Some Taxing Issues for Hoteliers in 2015

Written by my colleague Leo Parmegiani—The lodging industry was not insulated from the tax challenges of the past year. Reflecting back on 2014, it was a year wrangled with Congressional bickering, partisanship and gridlock and, as a result, no passing of major tax legislation (unless you count the tax "extenders" passed at year-end and expiring only two weeks later). It was a year full of discord, including the troubled roll out of the Affordable Care Act (a.k.a. Obamacare); Congressional IRS hearings, with lost and retrieved emails serving only to make for more dramatic news coverage; so-called corporate inversions, resulting in U.S. corporations acquiring foreign corporations, swapping headquarters and reducing U.S. taxes; and, finally, a shift in control of the U.S. Senate after the mid-term elections.

2014 also saw much bi-partisan discussion of comprehensive tax reform, so there was much hope and much promise, but, in the end, no action. We have been assured by the new head of the Senate Finance Committee, as well as the newly-minted Chairman of the House Ways & Means Committee, that tax reform is a top priority. We will have to wait and see.

On a positive note, at the insistence of the National Taxpayer Advocate, the IRS adopted an official Taxpayer Bill of Rights. As rights go, it is not the Magna Carta, but certainly a step in the right direction.

As 2015 begins, the most important impact of 2014 will be the new rules that kick in and which will affect tax compliance and tax return requirements. They are the result of the Tax Increase Prevention Act of 2014 (TIPA) or are triggered by effective dates of earlier legislation, rulings and treasury regulations.

Affordable Care Act

Beginning January 1, 2015, employers with at least 100 full-time (or equivalent) employees must offer "affordable health coverage" that provides "minimum value" to the full-time employees and their dependents. If not, they will be subject to an employer shared responsibility payment if at least one full-time employee receives a premium tax credit for purchasing coverage through one of the new Affordable Insurance Exchanges. Such employers must offer coverage to at least 70 percent of full-time employees to avoid an assessable payment.

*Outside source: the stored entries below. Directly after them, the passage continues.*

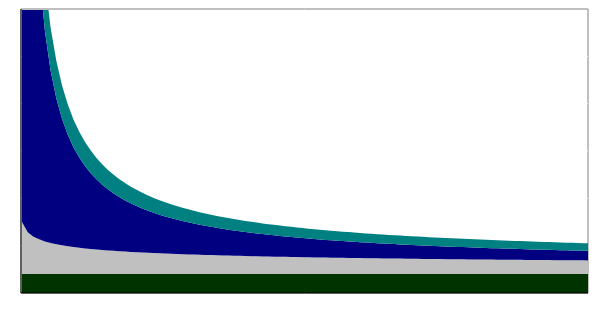
| Category | Material-kostnad | Genomsnittlig arbetskostnad* | Engångs-kostnad | Vinst-marginal |
|---|---|---|---|---|
| 0 | 20 | 55 | 2000 | 415 |
| 1 | 20 | 44.077 | 666.667 | 145.056 |
| 2 | 20 | 39.55 | 400 | 90.552 |
| 3 | 20 | 36.649 | 285.714 | 67.022 |
| 4 | 20 | 34.53 | 222.222 | 53.867 |
| 5 | 20 | 32.873 | 181.818 | 45.447 |
| 6 | 20 | 31.521 | 153.846 | 39.586 |
| 7 | 20 | 30.385 | 133.333 | 35.267 |
| 8 | 20 | 29.409 | 117.647 | 31.948 |
| 9 | 20 | 28.557 | 105.263 | 29.316 |
| 10 | 20 | 27.803 | 95.238 | 27.176 |
| 11 | 20 | 27.129 | 86.957 | 25.4 |
| 12 | 20 | 26.519 | 80 | 23.903 |
| 13 | 20 | 25.965 | 74.074 | 22.622 |
| 14 | 20 | 25.457 | 68.966 | 21.514 |
| 15 | 20 | 24.99 | 64.516 | 20.545 |
| 16 | 20 | 24.557 | 60.606 | 19.69 |
| 17 | 20 | 24.154 | 57.143 | 18.931 |
| 18 | 20 | 23.778 | 54.054 | 18.251 |
| 19 | 20 | 23.426 | 51.282 | 17.638 |
| 20 | 20 | 23.095 | 48.78 | 17.084 |
| 21 | 20 | 22.783 | 46.512 | 16.58 |
| 22 | 20 | 22.488 | 44.444 | 16.119 |
| 23 | 20 | 22.209 | 42.553 | 15.696 |
| 24 | 20 | 21.944 | 40.816 | 15.306 |
| 25 | 20 | 21.691 | 39.216 | 14.945 |
| 26 | 20 | 21.451 | 37.736 | 14.611 |
| 27 | 20 | 21.221 | 36.364 | 14.3 |
| 28 | 20 | 21.002 | 35.088 | 14.011 |
| 29 | 20 | 20.792 | 33.898 | 13.74 |
| 30 | 20 | 20.59 | 32.787 | 13.486 |
| 31 | 20 | 20.396 | 31.746 | 13.247 |
| 32 | 20 | 20.21 | 30.769 | 13.023 |
| 33 | 20 | 20.031 | 29.851 | 12.812 |
| 34 | 20 | 19.858 | 28.986 | 12.612 |
| 35 | 20 | 19.692 | 28.169 | 12.423 |
| 36 | 20 | 19.531 | 27.397 | 12.243 |
| 37 | 20 | 19.375 | 26.667 | 12.073 |
| 38 | 20 | 19.225 | 25.974 | 11.912 |
| 39 | 20 | 19.079 | 25.316 | 11.758 |
| 40 | 20 | 18.938 | 24.691 | 11.611 |
| 41 | 20 | 18.801 | 24.096 | 11.471 |
| 42 | 20 | 18.669 | 23.529 | 11.338 |
| 43 | 20 | 18.54 | 22.989 | 11.21 |
| 44 | 20 | 18.415 | 22.472 | 11.088 |
| 45 | 20 | 18.293 | 21.978 | 10.97 |
| 46 | 20 | 18.174 | 21.505 | 10.858 |
| 47 | 20 | 18.059 | 21.053 | 10.75 |
| 48 | 20 | 17.947 | 20.619 | 10.646 |
| 49 | 20 | 17.837 | 20.202 | 10.546 |
| 50 | 20 | 17.73 | 19.802 | 10.45 |
| 51 | 20 | 17.626 | 19.417 | 10.358 |
| 52 | 20 | 17.525 | 19.048 | 10.268 |
| 53 | 20 | 17.426 | 18.692 | 10.182 |
| 54 | 20 | 17.329 | 18.349 | 10.099 |
| 55 | 20 | 17.234 | 18.018 | 10.019 |
| 56 | 20 | 17.142 | 17.699 | 9.941 |
| 57 | 20 | 17.051 | 17.391 | 9.866 |
| 58 | 20 | 16.963 | 17.094 | 9.793 |
| 59 | 20 | 16.876 | 16.807 | 9.723 |
| 60 | 20 | 16.791 | 16.529 | 9.655 |
| 61 | 20 | 16.708 | 16.26 | 9.589 |
| 62 | 20 | 16.627 | 16 | 9.525 |
| 63 | 20 | 16.547 | 15.748 | 9.462 |
| 64 | 20 | 16.469 | 15.504 | 9.402 |
| 65 | 20 | 16.392 | 15.267 | 9.343 |
| 66 | 20 | 16.317 | 15.038 | 9.286 |
| 67 | 20 | 16.243 | 14.815 | 9.231 |
| 68 | 20 | 16.171 | 14.599 | 9.177 |
| 69 | 20 | 16.1 | 14.388 | 9.124 |
| 70 | 20 | 16.03 | 14.184 | 9.073 |
| 71 | 20 | 15.962 | 13.986 | 9.023 |
| 72 | 20 | 15.894 | 13.793 | 8.975 |
| 73 | 20 | 15.828 | 13.605 | 8.927 |
| 74 | 20 | 15.763 | 13.423 | 8.881 |
| 75 | 20 | 15.699 | 13.245 | 8.836 |
| 76 | 20 | 15.636 | 13.072 | 8.792 |
| 77 | 20 | 15.574 | 12.903 | 8.75 |
| 78 | 20 | 15.514 | 12.739 | 8.708 |
| 79 | 20 | 15.454 | 12.579 | 8.667 |
| 80 | 20 | 15.395 | 12.422 | 8.627 |
| 81 | 20 | 15.337 | 12.27 | 8.588 |
| 82 | 20 | 15.28 | 12.121 | 8.55 |
| 83 | 20 | 15.224 | 11.976 | 8.513 |
| 84 | 20 | 15.168 | 11.834 | 8.476 |
| 85 | 20 | 15.114 | 11.696 | 8.441 |
| 86 | 20 | 15.06 | 11.561 | 8.406 |
| 87 | 20 | 15.007 | 11.429 | 8.372 |
| 88 | 20 | 14.955 | 11.299 | 8.338 |
| 89 | 20 | 14.904 | 11.173 | 8.305 |
| 90 | 20 | 14.853 | 11.05 | 8.273 |
| 91 | 20 | 14.803 | 10.929 | 8.242 |
| 92 | 20 | 14.754 | 10.811 | 8.211 |
| 93 | 20 | 14.705 | 10.695 | 8.181 |
| 94 | 20 | 14.657 | 10.582 | 8.151 |
| 95 | 20 | 14.61 | 10.471 | 8.122 |
| 96 | 20 | 14.563 | 10.363 | 8.094 |
| 97 | 20 | 14.517 | 10.256 | 8.066 |
| 98 | 20 | 14.472 | 10.152 | 8.038 |
| 99 | 20 | 14.427 | 10.05 | 8.011 |

For employers with at least 50 but less than 100 employees, the shared responsibility is deferred until 2016 if appropriate certifications are available, but the coverage percentage will increase to 95 percent.

Also for employer plan years beginning January 1, 2014 and thereafter, the Affordable Care Act mandates that employee wait periods for coverage cannot exceed 90 days, including holidays and weekends, after an employee is otherwise eligible.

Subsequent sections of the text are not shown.